We can override default values inside a data request by mirroring the same nesting under dataset_config

Note that the TOML structure is not required to match the package structure. i.e. the location of the class in the package does not have to match the nested tables in TOML.

my_package.datasets.my_dataset.MyDatasetClass (package) != my_package.MyDatasetClass (toml)
[10]:
data_request = {
    "train": {
        "my_external_data": {
            "dataset_class": "my_package.datasets.my_dataset.MyDatasetClass",
            "data_location": "./data",
            "primary_id_field": "object_id",
            "dataset_config": {
                "my_package": {  # <- Note the nesting matches table nesting in the toml file
                    "MyDatasetClass": {
                        "parameter_a": False,
                        "parameter_b": 42,
                    }
                }
            },
        }
    }
}

Converting to TOML#

When Hyrax runs a verb, the data request is serialized to TOML and saved alongside the output in runtime_config.toml. The equivalent TOML for the data request defined in the next cell is shown below.

[11]:
data_request = {
    "train": {
        "my_data": {
            "dataset_class": "HyraxCifarDataset",
            "data_location": "./data",
            "primary_id_field": "object_id",
        }
    },
    "validate": {
        "my_data": {
            "dataset_class": "HyraxCifarDataset",
            "data_location": "./data",
            "primary_id_field": "object_id",
            "dataset_config": {
                "HyraxCifarDataset": {
                    "use_training_data": False,
                }
            },
        }
    },
}

The TOML representation of the data request defined above:

[data_request.train.my_data]
dataset_class = "HyraxCifarDataset"
data_location = "./data"
primary_id_field = "object_id"

[data_request.validate.my_data]
dataset_class = "HyraxCifarDataset"
data_location = "./data"
primary_id_field = "object_id"

[data_request.validate.my_data.dataset_config.HyraxCifarDataset]
use_training_data = false

Best practices#

Use the same friendly name for the same data across different data groups.#

For instance, given a data source of spectra data using for both training, validation and inference, use the same friendly name, such as “spectra_data” in each of the “train”, “validate” and “infer” groups.

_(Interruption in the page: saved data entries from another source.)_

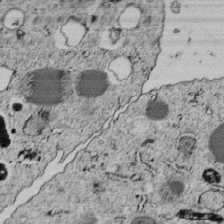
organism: C. elegans
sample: C. elegans embryo early stage
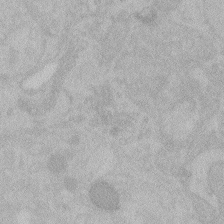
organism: Zebrafish
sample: Macrophage infected with Toxoplasma gondii
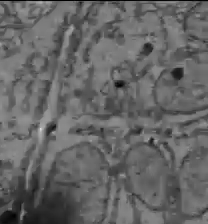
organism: C57BL Mouse
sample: Liver
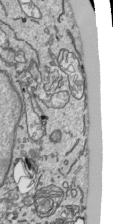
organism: Human
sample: Mitochondria in HCT116 cells
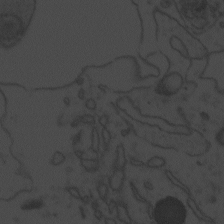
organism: Zebrafish
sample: Macrophage infected with Toxoplasma gondii
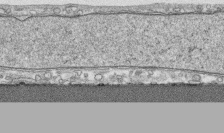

Ensure that multi-modal data requests have datasets that are index aligned.#

Here index aligned means that for a given index i, each dataset must return data corresponding to the same object. For example, if two datasets hold images and spectra respectively, images[i] and spectra[i] must refer to the same object. This doesn’t necessarily mean that the datasets must be exactly the same size. The non-primary datasets can be larger than the primary dataset, but they shouldn’t be smaller.